Ladies and gentlemen: THIS is country music!
DanD | 10/12/2004
(5 out of 5 stars)

"With his rugged downhome voice and darned-good songwriting skills, Trent Willmon's debut CD takes country music back to the old days: when a song was poetry, and a singer was an artist.



If you are put off by the novelty-factor in the first two singles ("Beer Man" and "Dixe Rose Deluxe's..."), have no fear: there is enough heart (and heartbreak) on this album to satisfy the stone-cold country music fan within you. The topics of these songs are the very essence of country music: the working man, beer, home, heartbreak, and happiness. Highlights include the flat-out emotional "Home Sweet Holiday Inn," the rockin "She Don't Love Me" (gives Billy Ray Cyrus's version--TIME FLIES--a run for its money), the autobiographical "Medina Daydreaming," the poetic "Here," and...hell, every other song!
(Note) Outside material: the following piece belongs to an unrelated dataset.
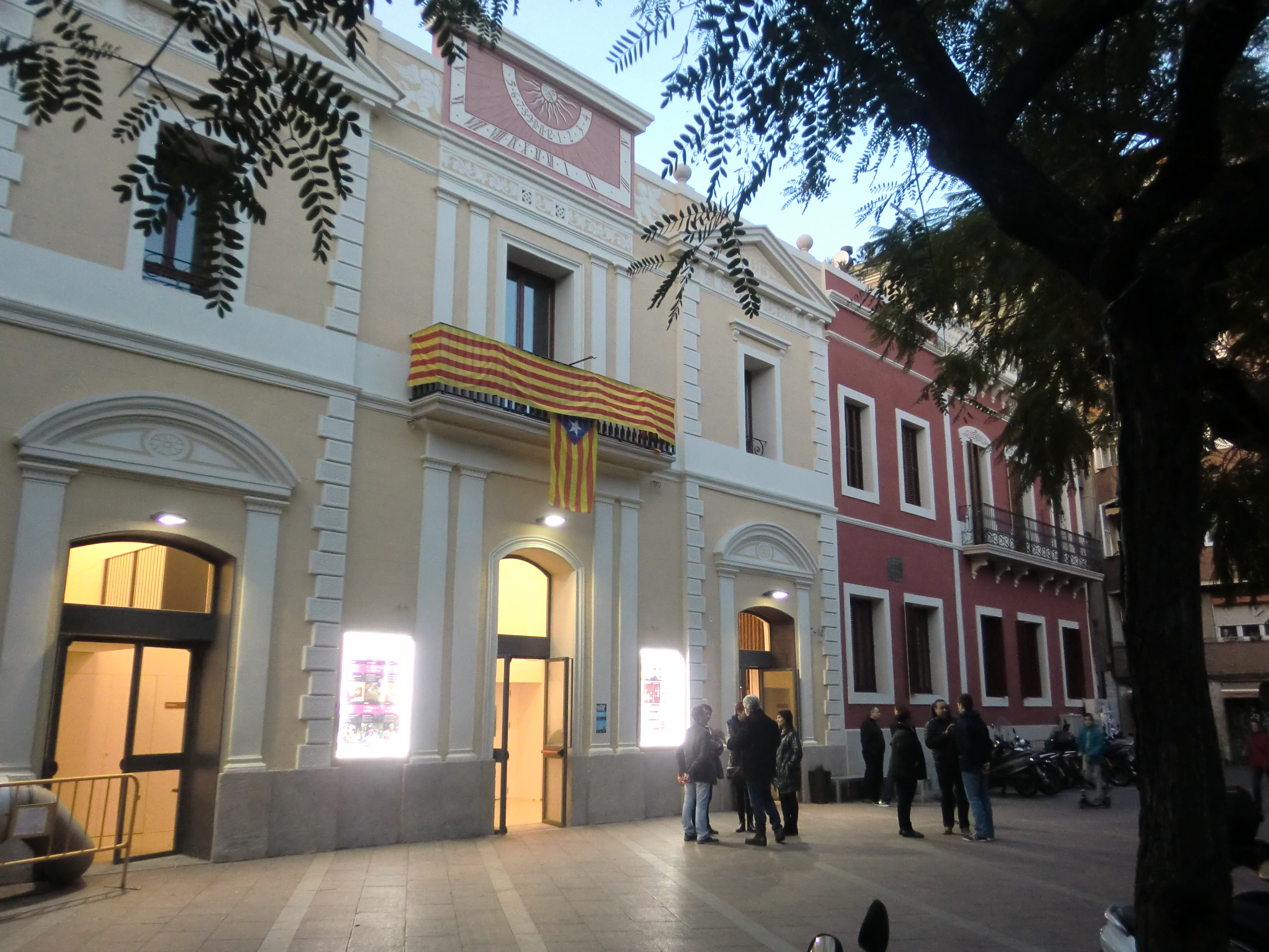 Seu dels Lluïsos de Gràcia. Plaça del Nord, Barcelona. 10 de gener de 2016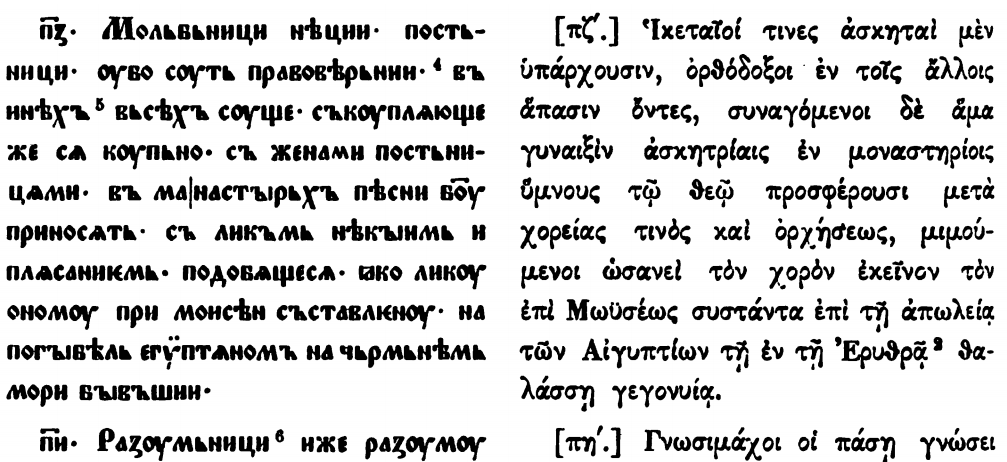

With lyrics that are simple yet profound ("I just do it every now and then/To remind myself why i just do it every now and then", "You oughta hear the stories they don't tell/Down at the wishing well"), and a voice that was destined to sing country songs, Trent Willmon is a treat. Hopefully, he'll become a superstar: he'll get the status he deserves, and he won't soon fade out of sight. And yet, Willmon sums himself up in the first song: "Ya'll, I'm just a beer man." And he is: a working man who sings songs for those of us who are ordinary, blue-collar people. A poet for the common man, in other words.



And no, I'm not exaggerating."
Songs that Tell Stories of Our Lives
T. Yap | Sydney, NSW, Australia | 11/02/2004
(4 out of 5 stars)

"Prime Cuts: Home Sweet Holiday Inn, Medina Daydreaming, Every Now and Then



Country music, unlike other genres, is enamored with songs steeped in the sepia tones of Americana past and also paeans collaged with the kaleidoscopic realities of today's southern life. This debut eponymous effort is a pavilion of narrative tunes that showcases Willmon's competence for crafting songs that limned the listener to his acerbic storylines and relatable characters. Further, helmsman Frank Rogers (whose production credits include recent hit albums by Brad Paisley, Josh Turner and Darryl Worley) certainly has a knack for making these narratives come alive within its honky tonk sonic milieu with lots of solidly country backings--awash with fiddles, steel guitars and all the good rustic stuff.



Possessing a sturdy baritone with a touch of bluesy grit, Willmon calls to mind such contemporaries like Andy Griggs or Darryl Worley. Exercising his vocal muscle to great form, "The Wishing Well" (which is the name of a tavern) tells a tale that exalts the affability of the honky tonk, a place where "everyone knows your name." To show his more domestic side, "The Good Life," finds a satisfied Willmon savoring his small town life together with his better half. The charisma of rural existence again is the theme of the second single "Dixie Rose Deluxe's." This time "Dixie Rose Deluxe's," being a multi-serviced Texan chain store, is the hub of the small town's activities. Though "Dixie Rose Deluxe's" is melodiously genial. it's not mordant enough to be shipped as a single to country radio. And after its arduous struggle at the lower rungs of the Billboard chart proves my point.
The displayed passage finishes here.